**What is expected**
Only text is carried over. Reproduce the entries below exactly.

Data extracted from a collection
____________________
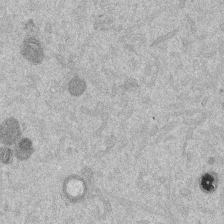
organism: Mouse
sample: Dividing mouse embryo 1 cell stage
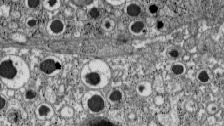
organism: C57BL Mouse
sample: Pancreatic islet
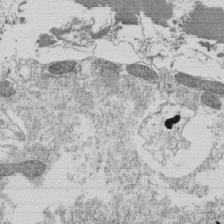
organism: Tetrahymena
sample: Cilia in tetrahymena
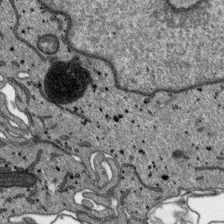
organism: Human
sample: Lung epithelial cells, uninfected (mock) control
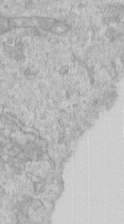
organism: Human
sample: Centriole in RPE cells
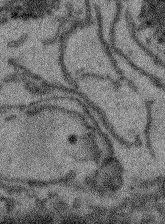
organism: Arabidopsis thaliana
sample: Root tip
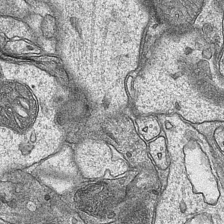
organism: Mouse
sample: CA1 Hippocampus
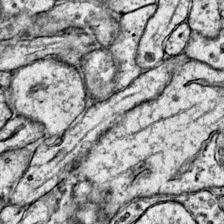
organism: Mouse
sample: Primary visual cortex
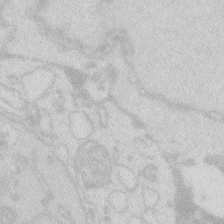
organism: Zebrafish
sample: Macrophage
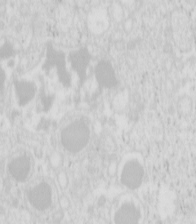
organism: Mouse
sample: Pancreas
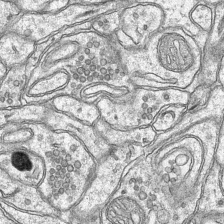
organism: Mouse
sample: CA1 Hippocampus
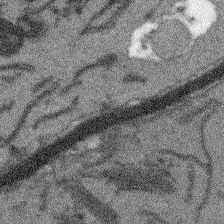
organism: Arabidopsis thaliana
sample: Root tip
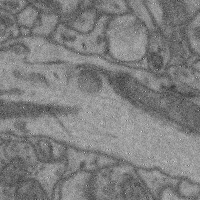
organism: Mouse
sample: Cerebral cortex
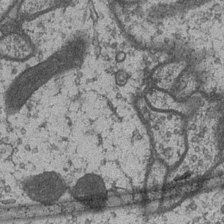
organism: Drosophila
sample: Optic medulla
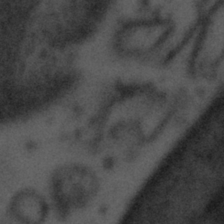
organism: Tuwongella immobilis
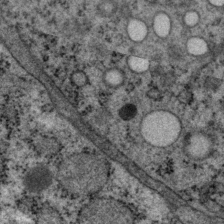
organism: P. pacificus
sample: Pharynx
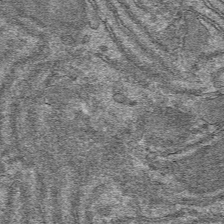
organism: Mouse
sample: Mouse hepatocytes
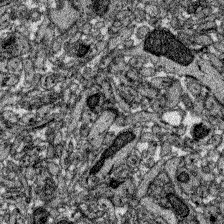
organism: Zebrafish
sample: Larval olfactory bulb
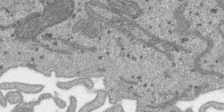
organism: Human
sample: Lung epithelial cells infected with SARS-CoV-2
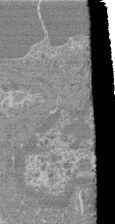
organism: Mouse
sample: Glomerulus
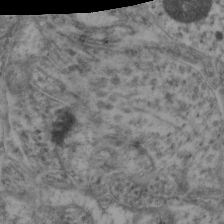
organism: Mouse
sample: Neocortex
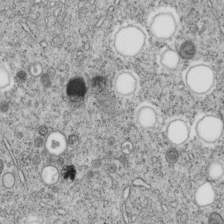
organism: C. elegans
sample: C. elegans embryo early stage
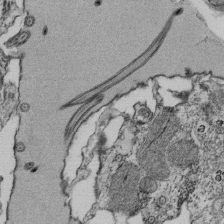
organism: Tetrahymena
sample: Cilia in tetrahymena
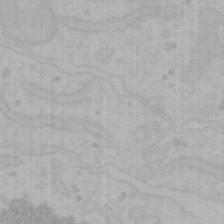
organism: Mouse
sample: Choroid plexus
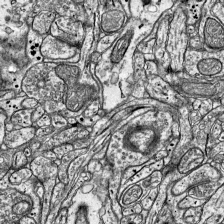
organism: Mouse
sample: Visual Cortex
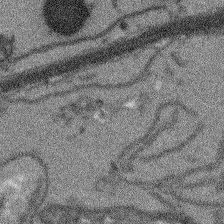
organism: Arabidopsis thaliana
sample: Root tip
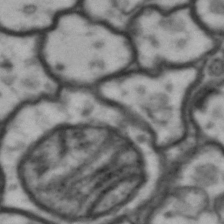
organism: Drosophila
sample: Brain
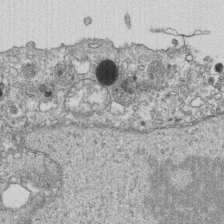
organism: Human
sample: HeLa cell HIV synapse
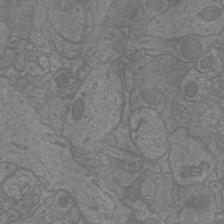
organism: Mouse
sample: Cortical neurons
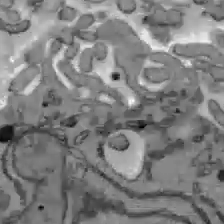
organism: C57BL Mouse
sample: Liver
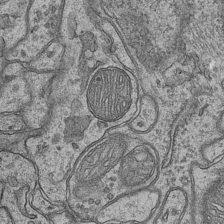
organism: Mouse
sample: CA1 Hippocampus
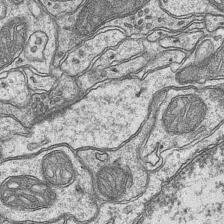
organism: Mouse
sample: CA1 Hippocampus
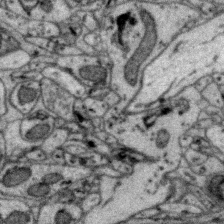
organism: Zebra finch
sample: Brain
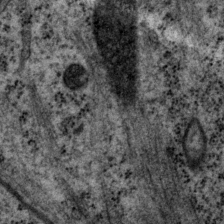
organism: P. pacificus
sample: Pharynx
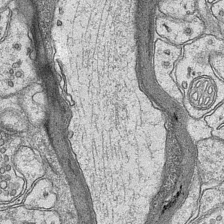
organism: Mouse
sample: CA1 Hippocampus
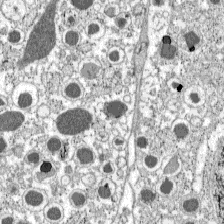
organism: C57BL Mouse
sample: Pancreatic islet
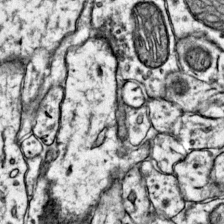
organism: Mouse
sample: Primary visual cortex
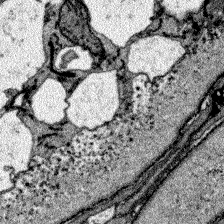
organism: Zebrafish
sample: Larval olfactory bulb
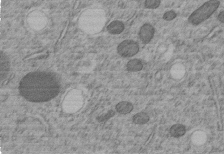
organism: C. elegans
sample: C. elegans embryo early stage
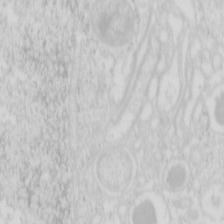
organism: Mouse
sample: Pancreas
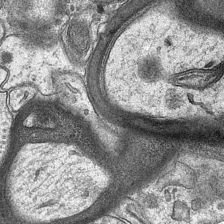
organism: Mouse
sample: CA1 Hippocampus
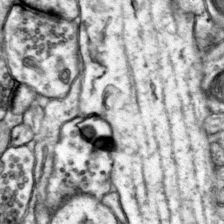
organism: Mouse
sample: Primary visual cortex
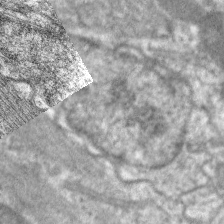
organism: C. elegans
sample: Pharynx
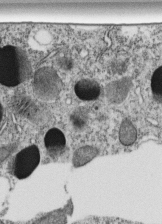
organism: C. elegans
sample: C. elegans embryo early stage
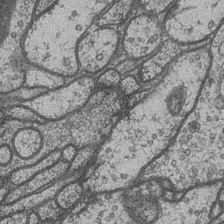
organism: Drosophila
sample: Optic medulla
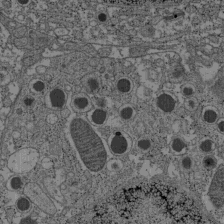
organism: C57BL Mouse
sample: Pancreatic islet
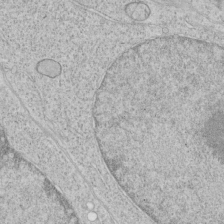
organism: Human
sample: Mitochondria in HCT116 cells
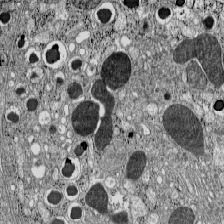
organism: C57BL Mouse
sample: Pancreatic islet
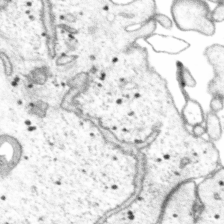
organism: Human
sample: HeLa cells
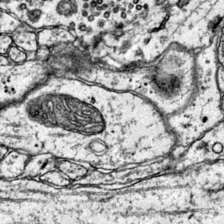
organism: Mouse
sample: Primary visual cortex
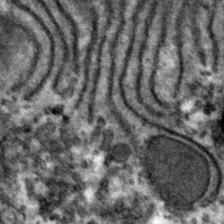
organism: Mouse
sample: Mouse hepatocytes
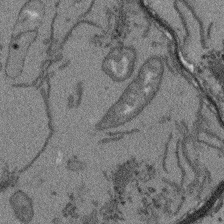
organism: Arabidopsis thaliana
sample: Root tip
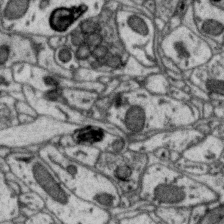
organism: Zebra finch
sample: Brain
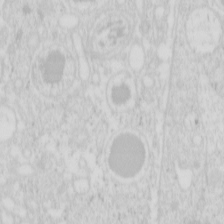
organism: Mouse
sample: Pancreas
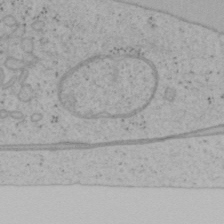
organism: Human
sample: HeLa cells
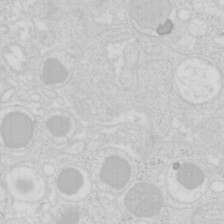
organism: Mouse
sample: Pancreas
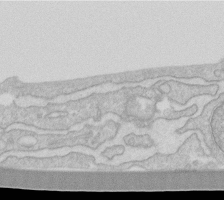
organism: Human
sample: Fibroblast cells
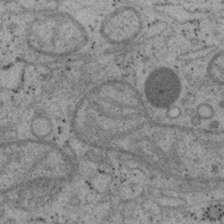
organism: Human
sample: HeLa cells
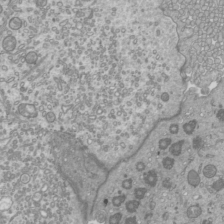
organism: Mouse
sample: Cilia; mouse epididymis
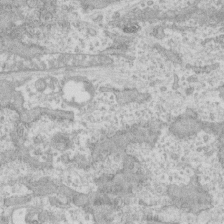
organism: Human
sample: CRL-1474
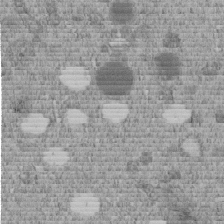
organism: C. elegans
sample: C. elegans embryo early stage
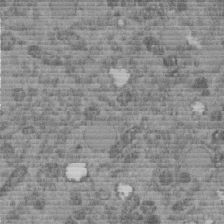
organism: C. elegans
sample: C. elegans embryo early stage
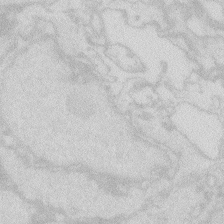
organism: Zebrafish
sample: Macrophage
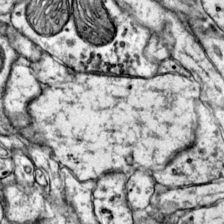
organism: Mouse
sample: Primary visual cortex
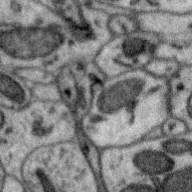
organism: Zebra finch
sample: Brain
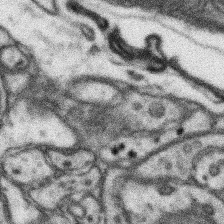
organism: Mouse
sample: Somatosensory cortex neuropil
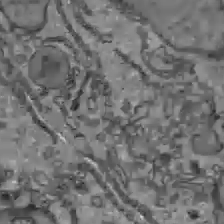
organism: C57BL Mouse
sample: Liver
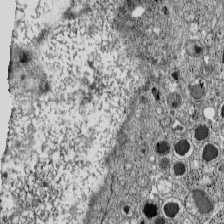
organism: C57BL Mouse
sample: Pancreatic islet
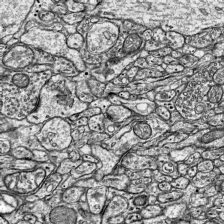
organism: Mouse
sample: Visual Cortex
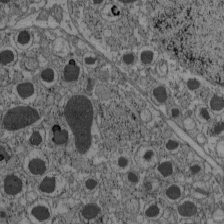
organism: C57BL Mouse
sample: Pancreatic islet
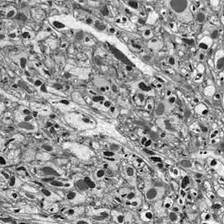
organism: Drosophila
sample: Optic lobe
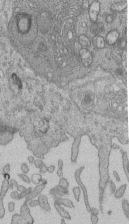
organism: Human
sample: Retinal organoid Rod and Cone cells
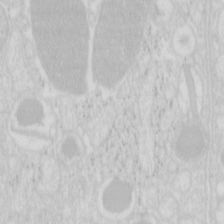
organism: Mouse
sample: Pancreas
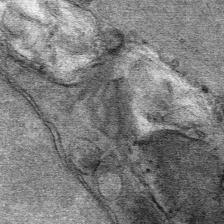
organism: Mouse
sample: Mouse Salivary gland
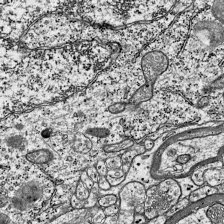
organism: Mouse
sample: Visual Cortex
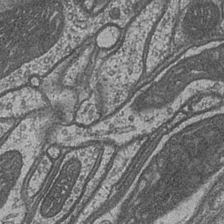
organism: Drosophila
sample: Optic medulla
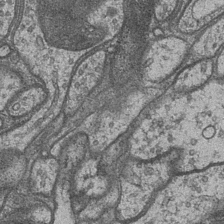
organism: Drosophila
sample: Optic medulla
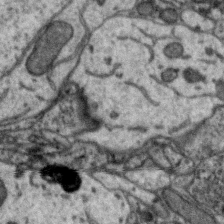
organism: Zebra finch
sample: Brain
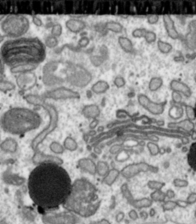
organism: Toxoplasma gondii
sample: Parasites in a vacuole inside a host cell
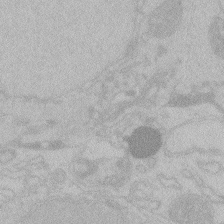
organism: Zebrafish
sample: Macrophage infected with Toxoplasma gondii
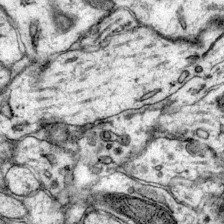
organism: Mouse
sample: Primary visual cortex
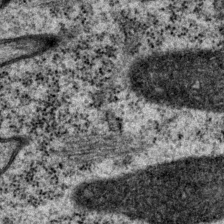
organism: P. pacificus
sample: Pharynx
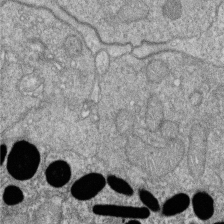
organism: Zebrafish
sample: Cilia; retinal pigment epithelium
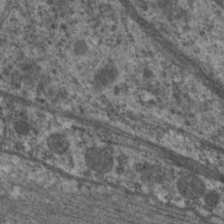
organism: C. elegans
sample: Pharynx
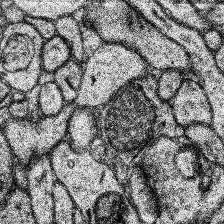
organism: Human
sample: Temporal Lobe
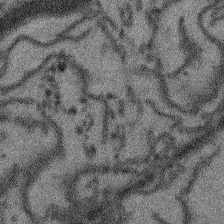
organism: Arabidopsis thaliana
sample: Root tip
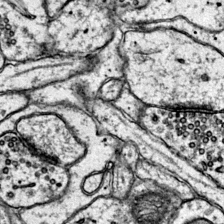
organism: Mouse
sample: Primary visual cortex
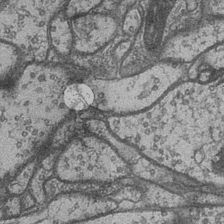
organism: Drosophila
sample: Optic medulla
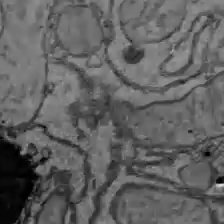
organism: C57BL Mouse
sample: Liver
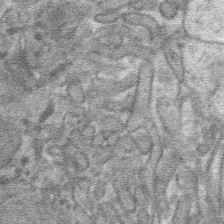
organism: Mouse
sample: Mouse hepatocytes
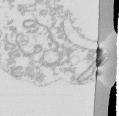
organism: Mouse
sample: Activated Pmel transgenic CD8+ T Cells
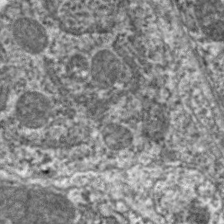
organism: C. elegans
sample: Pharynx
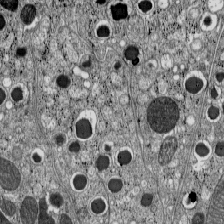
____________________
**Reply**
organism: Mouse
sample: Dividing mouse embryo 1 cell stage
organism: C57BL Mouse
sample: Pancreatic islet
organism: Tetrahymena
sample: Cilia in tetrahymena
organism: Human
sample: Lung epithelial cells, uninfected (mock) control
organism: Human
sample: Centriole in RPE cells
organism: Arabidopsis thaliana
sample: Root tip
organism: Mouse
sample: CA1 Hippocampus
organism: Mouse
sample: Primary visual cortex
organism: Zebrafish
sample: Macrophage
organism: Mouse
sample: Pancreas
organism: Mouse
sample: CA1 Hippocampus
organism: Arabidopsis thaliana
sample: Root tip
organism: Mouse
sample: Cerebral cortex
organism: Drosophila
sample: Optic medulla
organism: Tuwongella immobilis
organism: P. pacificus
sample: Pharynx
organism: Mouse
sample: Mouse hepatocytes
organism: Zebrafish
sample: Larval olfactory bulb
organism: Human
sample: Lung epithelial cells infected with SARS-CoV-2
organism: Mouse
sample: Glomerulus
organism: Mouse
sample: Neocortex
organism: C. elegans
sample: C. elegans embryo early stage
organism: Tetrahymena
sample: Cilia in tetrahymena
organism: Mouse
sample: Choroid plexus
organism: Mouse
sample: Visual Cortex
organism: Arabidopsis thaliana
sample: Root tip
organism: Drosophila
sample: Brain
organism: Human
sample: HeLa cell HIV synapse
organism: Mouse
sample: Cortical neurons
organism: C57BL Mouse
sample: Liver
organism: Mouse
sample: CA1 Hippocampus
organism: Mouse
sample: CA1 Hippocampus
organism: Zebra finch
sample: Brain
organism: P. pacificus
sample: Pharynx
organism: Mouse
sample: CA1 Hippocampus
organism: C57BL Mouse
sample: Pancreatic islet
organism: Mouse
sample: Primary visual cortex
organism: Zebrafish
sample: Larval olfactory bulb
organism: C. elegans
sample: C. elegans embryo early stage
organism: Mouse
sample: Pancreas
organism: Mouse
sample: CA1 Hippocampus
organism: Mouse
sample: Primary visual cortex
organism: C. elegans
sample: Pharynx
organism: C. elegans
sample: C. elegans embryo early stage
organism: Drosophila
sample: Optic medulla
organism: C57BL Mouse
sample: Pancreatic islet
organism: Human
sample: Mitochondria in HCT116 cells
organism: C57BL Mouse
sample: Pancreatic islet
organism: Human
sample: HeLa cells
organism: Mouse
sample: Primary visual cortex
organism: Mouse
sample: Mouse hepatocytes
organism: Arabidopsis thaliana
sample: Root tip
organism: Zebra finch
sample: Brain
organism: Mouse
sample: Pancreas
organism: Human
sample: HeLa cells
organism: Mouse
sample: Pancreas
organism: Human
sample: Fibroblast cells
organism: Human
sample: HeLa cells
organism: Mouse
sample: Cilia; mouse epididymis
organism: Human
sample: CRL-1474
organism: C. elegans
sample: C. elegans embryo early stage
organism: C. elegans
sample: C. elegans embryo early stage
organism: Zebrafish
sample: Macrophage
organism: Mouse
sample: Primary visual cortex
organism: Zebra finch
sample: Brain
organism: Mouse
sample: Somatosensory cortex neuropil
organism: C57BL Mouse
sample: Liver
organism: C57BL Mouse
sample: Pancreatic islet
organism: Mouse
sample: Visual Cortex
organism: C57BL Mouse
sample: Pancreatic islet
organism: Drosophila
sample: Optic lobe
organism: Human
sample: Retinal organoid Rod and Cone cells
organism: Mouse
sample: Pancreas
organism: Mouse
sample: Mouse Salivary gland
organism: Mouse
sample: Visual Cortex
organism: Drosophila
sample: Optic medulla
organism: Drosophila
sample: Optic medulla
organism: Zebra finch
sample: Brain
organism: Toxoplasma gondii
sample: Parasites in a vacuole inside a host cell
organism: Zebrafish
sample: Macrophage infected with Toxoplasma gondii
organism: Mouse
sample: Primary visual cortex
organism: P. pacificus
sample: Pharynx
organism: Zebrafish
sample: Cilia; retinal pigment epithelium
organism: C. elegans
sample: Pharynx
organism: Human
sample: Temporal Lobe
organism: Arabidopsis thaliana
sample: Root tip
organism: Mouse
sample: Primary visual cortex
organism: Drosophila
sample: Optic medulla
organism: C57BL Mouse
sample: Liver
organism: Mouse
sample: Mouse hepatocytes
organism: Mouse
sample: Activated Pmel transgenic CD8+ T Cells
organism: C. elegans
sample: Pharynx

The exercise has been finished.